“This is the 26th day of my participation in the November Gwen Challenge. See details of the event: The Last Gwen Challenge 2021”.

A, functions,

1. Built-in system functions

1.1. Check the built-in functions of the system

hive (default)> show functions;
Copy the code

1.2, display the use of built-in functions

hive (default)> desc function upper;
Copy the code

1.3. Display the usage of built-in functions in detail

hive (default)> desc function extended upper;
Copy the code

2. Commonly used built-in functions

2.1. Empty field assignment

  1. Function description

NVL: Assign a value to data whose value is NULL in the format of NVL(value, default_value). The NVL function returns the value of default_value if value is NULL, value otherwise, and NULL if both arguments are NULL.

  1. Data preparation: Use the employee table

  2. Query: If comm is NULL, -1 is used instead

    hive (default)> select comm,nvl(comm,-1) from emp; OK comm _c1 null-1.0 300.0 300.0 500.0 500.0 null-1.0 1400.0 1400.0 null-1.0 null-1.0 null-1.0 null-1.0 null-1.0 0.0 0.0 0.0 0.0 Null-1.0 null-1.0 null-1.0 null-1.0 null-1.0Copy the code
  3. Query: If the comm of an employee is NULL, the leader ID is used instead

    hive (default)> select comm,nvl(comm,mgr) from emp; OK comm _C1 NULL 7902.0 300.0 300.0 500.0 500.0 NULL 7839.0 1400.0 1400.0 NULL 7839.0 NULL 7839.0 NULL 7566.0 NULL 0.0 0.0 NULL 7788.0 NULL 7698.0 NULL 7566.0 NULL 7782.0Copy the code

2.2, CASE WHEN THEN ELSE END

  1. Data preparation

  2. demand

    Find out how many men and women there are in different departments. The results are as follows:

  3. Create emp_sex.
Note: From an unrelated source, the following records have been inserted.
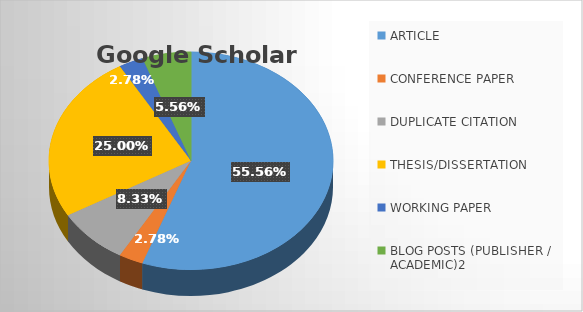
| Category | Total |
|---|---|
| ARTICLE | 20 |
| CONFERENCE PAPER | 1 |
| DUPLICATE CITATION | 3 |
| THESIS/DISSERTATION | 9 |
| WORKING PAPER | 1 |
| BLOG POSTS (PUBLISHER / ACADEMIC)2 | 2 |

TXT and import data

    [moe@hadoop102 datas]$vi emp_sex.txt Wukong A male dahai A male Song Song B male Feng sister A female ting sister B female tingting B femaleCopy the code
  4. Create hive tables and import data

    hive (default)> create table emp_sex
                  > (name string, dept_id string, sex string)
                  > row format delimited fields terminated by '\t';
                  
    hive (default)> load data local inpath '/opt/module/hive-3.1.2/datas/emp_sex.txt' into table emp_sex;
    Copy the code
  5. Query data as required

    Hive (default)> select dept_id, > sum(case sex when 'male' then 1 else 0 end) male_count, > sum(case sex when 'female' then 1 else 0 end) female_count > from emp_sex > group by dept_id;Copy the code

2.3. Row to column

  1. Description of correlation function

    CONCAT (string A/col, string B/col… : Returns the concatenated result of the input string. Any input string is supported.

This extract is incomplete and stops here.